Das Mädchen zögert keinen Moment. Es weiß, Harms möchte damit ihr Pflanzenwissen überprüfen. »Als ich mich einmal besonders über die Ungerechtigkeiten der Leiterin geärgert habe, setzte ich aus ihrem Namen »M. Andra-Gora« diesen Begriff zusammen. Das geschah unbewusst, obwohl ich dieses Wort schon irgendwo gelesen haben muss. Um dessen Sinn zu verstehen, schlich ich in der Mittagspause zur Bibliothek. Ich hoffte, dass Albert Brand anwesend oder der Raum nicht abgesperrt sei. Ich hatte Glück, da die Heimleiterin vermutlich vergessen hatte, abzuschließen. In den Büchern suchte ich die Erklärung.« Emma blickt verschämt kurz zu Boden. »Ich weiß, das Lesen in den alten Wälzern ist eigentlich verboten, aber du wirst mich wohl nicht nachträglich verraten, oder?« Ihre Augen bemerken wieder aufblickend das feine Lächeln auf Harms Gesicht. Er schüttelt bestätigend den Kopf. Sie hat keine andere Reaktion erwartet und fährt dennoch erleichtert fort. »Mandragora ist die Bezeichnung für die »gemeine Alraune«, wobei der Zusatz, bezogen auf die Leiterin, nicht als »gewöhnlich«, sondern wortwörtlich als »bösartig« zu werten ist. Sofort forschte ich weiter und las, dass die Pflanze seit der Antike als Zauberpflanze geschätzt wurde. Doch Zaubern vermag die Frau hoffentlich nicht! – Obwohl ich mir da nicht sicher bin. Denn wie ist sonst zu erklären, dass die Heimleiterin innerhalb kürzester Zeit von fast jedem Verstoß gegen die Hausordnung erfährt?«

Emma blickt Harms grübelnd an und fährt dann fort. »Die sachliche Schlussfolgerung wäre, dass sie einige Kinder als Spitzel nutzt, die sie mit Versprechungen lockt. Doch wer die Spione sind, weiß außer diesen niemand.«

»Ich muss schon sagen, du bist ganz schön clever.« Der Gärtner versucht, ein breites Grinsen zu verbergen, indem er einen letzten Schluck aus seiner Kaffeetasse nimmt. »Der Pflanzenname und dessen Bedeutung sind von dir richtig erläutert worden. Erkläre den Namen der Leiterin aber besser keinem der anderen Kinder gegenüber. Die Spitzel könnten ihr das zutragen!« Er erhebt sich mit Augenzwinkern und fordert Emma auf, ihr Schuhwerk gegen die bereitstehenden Stiefel zu tauschen.

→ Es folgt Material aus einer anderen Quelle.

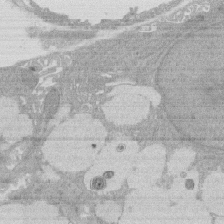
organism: Rat
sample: Salivary granule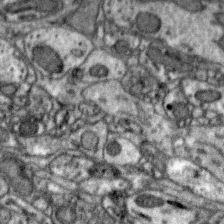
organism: Zebra finch
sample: Brain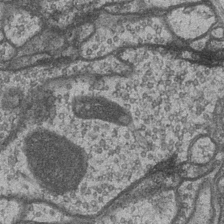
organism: Drosophila
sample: Optic medulla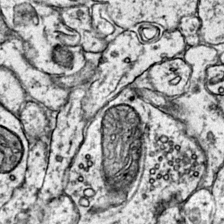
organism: Mouse
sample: Primary visual cortex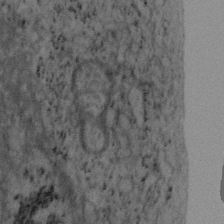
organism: Human
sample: HeLa cells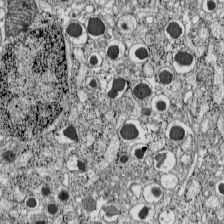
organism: C57BL Mouse
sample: Pancreatic islet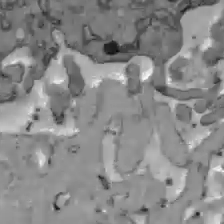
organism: C57BL Mouse
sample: Liver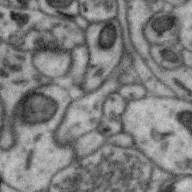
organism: Zebra finch
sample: Brain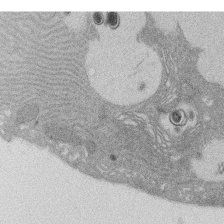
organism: Rat
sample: Salivary granule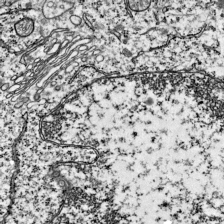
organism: Mouse
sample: Visual Cortex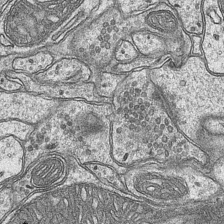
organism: Mouse
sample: CA1 Hippocampus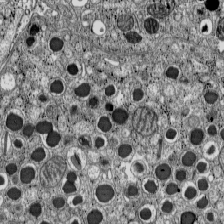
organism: C57BL Mouse
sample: Pancreatic islet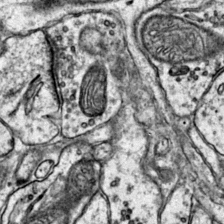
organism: Mouse
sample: Primary visual cortex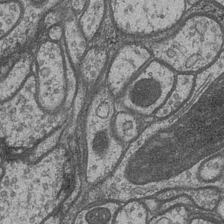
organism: Drosophila
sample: Optic medulla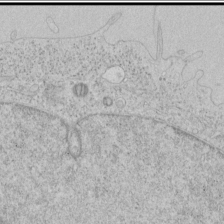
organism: Human
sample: Mitochondria in HCT116 cells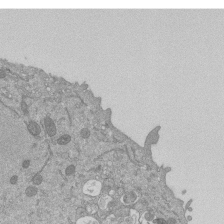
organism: Mouse
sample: ED-1 cell nuclei; centrioles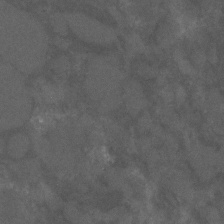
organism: C. elegans
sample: C. elegans embryo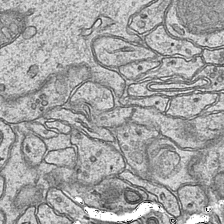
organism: Mouse
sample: CA1 Hippocampus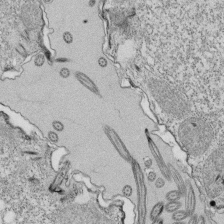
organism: Tetrahymena
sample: Cilia in tetrahymena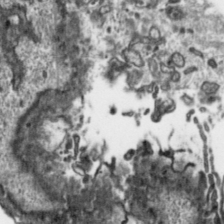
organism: Toxoplasma gondii
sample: Parasites in a vacuole inside a host cell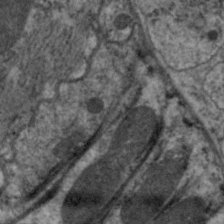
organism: C. elegans
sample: Pharynx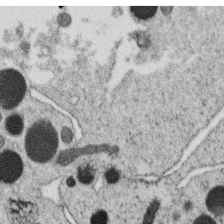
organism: C. elegans
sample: C. elegans oocyte; sperm cells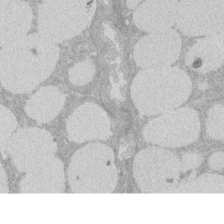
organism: Rat
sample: Salivary granule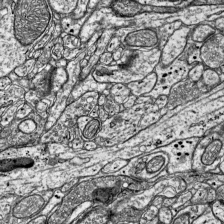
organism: Mouse
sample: Visual Cortex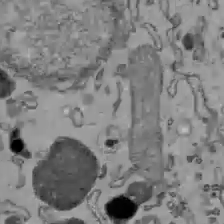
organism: C57BL Mouse
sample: Liver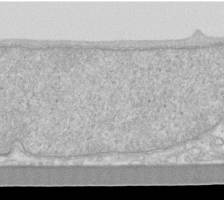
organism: Human
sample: Fibroblast cells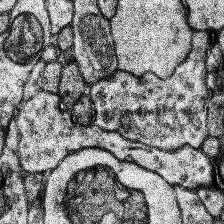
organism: Human
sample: Temporal Lobe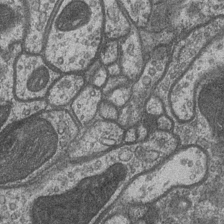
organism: Drosophila
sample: Optic medulla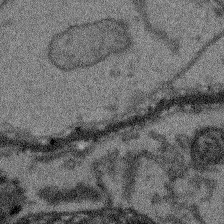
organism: Arabidopsis thaliana
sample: Root tip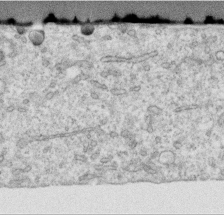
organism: Human
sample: Centriole in RPE cells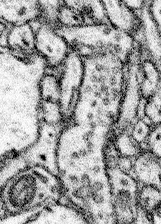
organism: Mouse
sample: Somatosensory cortex neuropil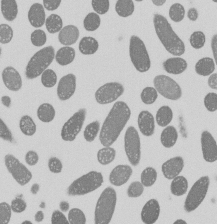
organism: E. coli
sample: Bacterial nucleoid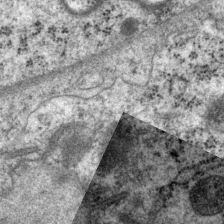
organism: P. pacificus
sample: Pharynx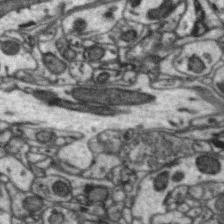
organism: Zebra finch
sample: Brain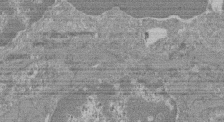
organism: Mouse
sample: Glomerulus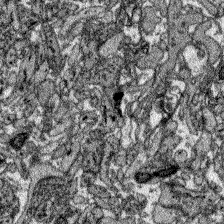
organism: Zebrafish
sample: Larval olfactory bulb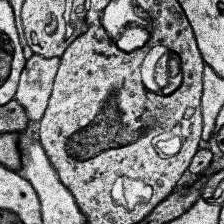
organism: Human
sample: Temporal Lobe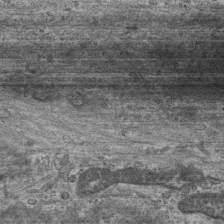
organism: Mouse
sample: Centriole in ependymal cells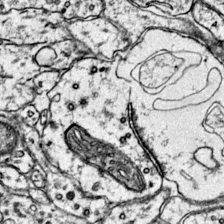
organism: Mouse
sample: Primary visual cortex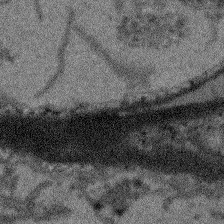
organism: Arabidopsis thaliana
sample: Root tip

»Was steht denn heute auf dem Programm?«, erkundigt sich diese, während sie lächelnd der Aufforderung folgt.

»Wir müssen die abgeernteten und aus der Erde gezogenen Buschbohnen auf den Kompost bringen. Danach wird der Boden mit dem Dreizack gegrubbert und ein Gründünger aufgebracht.«

»Welche Saat nehmen wir dafür, Lupinen?«

»Die hatte ich im letzten Jahr, dieses Mal nutze ich Senf, Gelbsenf, um genau zu sein. – Aber nun haben wir genug geredet. Wir sollten uns besser beeilen, damit du noch etwas vom Frühstück abbekommst.«

Vor sich hin grummelnd, schiebt sich Harms an dem Mädchen vorbei, um den Gründünger aus dem Schuppen zu holen.

Emma grübelt währenddessen, weshalb der Gärtner sofort wusste, dass sie vorhin die Heimleiterin meinte.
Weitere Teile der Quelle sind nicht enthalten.